Global, Insight

Google Health combines large language models with AI vision encoders for X-rays

Google Health has shared an update on their work to build “lightweight, multimodal generative AI models for medical imaging” which uses a combination of large language models (LLMs) and vision encoders for X-rays.

Researchers have noted that the work forms “an initial step towards a general purpose X-ray artificial intelligence system” and suggest “LLM-aligned multimodal models can unlock the value of chest X-rays paired with radiology reports to solve a variety of previously challenging tasks”.

Capable of processing both images and text, the AI models are said to be well-suited for tasks such as disease classification, semantic search, and radiology report verification. They build on prior work to combine or ‘graft’ a vision encoder with a frozen large language model in order to perform a range of vision-language tasks relevant to medical imaging.

In order to train the models, images were paired with corresponding free-text radiology reports to allow the models to learn “the subtle nuances of medical imaging that would be difficult to capture with traditional binary labels”.
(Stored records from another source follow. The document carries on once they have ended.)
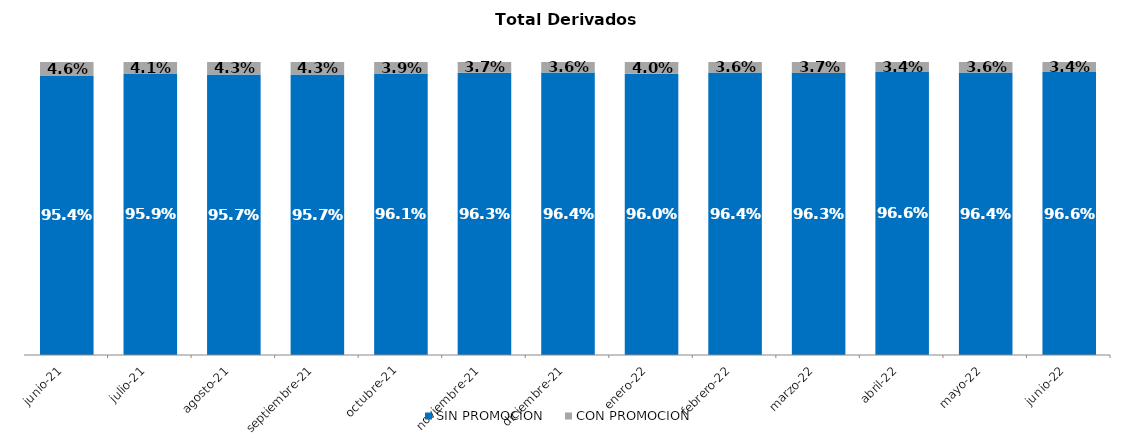
| Category | SIN PROMOCION   | CON PROMOCION   |
|---|---|---|
| 2021-06-01 | 0.954 | 0.046 |
| 2021-07-01 | 0.959 | 0.041 |
| 2021-08-01 | 0.957 | 0.043 |
| 2021-09-01 | 0.957 | 0.043 |
| 2021-10-01 | 0.961 | 0.039 |
| 2021-11-01 | 0.963 | 0.037 |
| 2021-12-01 | 0.964 | 0.036 |
| 2022-01-01 | 0.96 | 0.04 |
| 2022-02-01 | 0.964 | 0.036 |
| 2022-03-01 | 0.963 | 0.037 |
| 2022-04-01 | 0.966 | 0.034 |
| 2022-05-01 | 0.964 | 0.036 |
| 2022-06-01 | 0.966 | 0.034 |

Christopher Kelly, clinical research scientist at Google, has commented that the use of images and free-text radiology reports to train the models “reduces many barriers, helps unlock the value of routinely collected medical imaging, and allows us to capture richer nuance beyond a simple binary label.”
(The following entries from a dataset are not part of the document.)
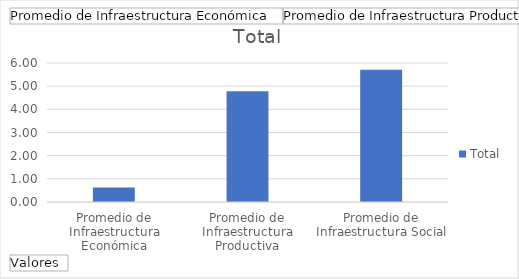
| Category | Total |
|---|---|
| Promedio de Infraestructura Económica | 0.629 |
| Promedio de Infraestructura Productiva | 4.779 |
| Promedio de Infraestructura Social | 5.709 |
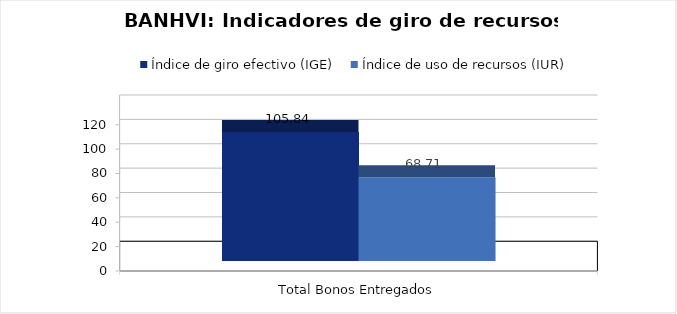
| Category | Índice de giro efectivo (IGE) | Índice de uso de recursos (IUR)  |
|---|---|---|
| Total Bonos Entregados | 105.837 | 68.715 |

In a research paper on the topics, the authors have shared a number of key advantages to ELIXR; firstly, they note that it “achieves state-of-the-art performance for zero-shot classification, data-efficient classification, and semantic search of thoracic conditions across a range of datasets”.

Secondly, adapting an image encoder to a large language model is “a fast and resource-efficient method of training compared to full fine-tuning of an LLM”; the researchers point out that building models on top of ELIXR can be “done rapidly to prototype new use cases, adapt to distribution shifts with a small amount of new training data, or use alternative publicly available LLMs”.

The third key advantage focuses on the potential that ELIXR’s combination of imaging and text has for a new generation of medical AI applications; the researchers note that whilst their study has demonstrated semantic search, visual question answering, and radiology report quality assurance, there are “countless potential applications across the medical domain that can be addressed using the proposed multimodal framework”.

The authors also reiterate the benefit of ELIXR using free-text radiology reports and images for training, noting that the use of routinely collected medical data means that AI systems can be developed “at a far greater scale and at lower overall cost than previously possible”.

At the start of the year, we covered how a team from Google Research and DeepMind published their evaluation of an AI application used to understand and generate language in a clinical context.

In November, we heard how Google Health and MEDITECH extended a pilot that embeds Google search and summarisation capabilities into the clinical workflow of an electronic health record.

In wider news around artificial intelligence, June saw the announcement of £21 million in funding for AI technologies across the NHS with the aim of speeding up diagnosis for conditions such as cancers, strokes and heart conditions.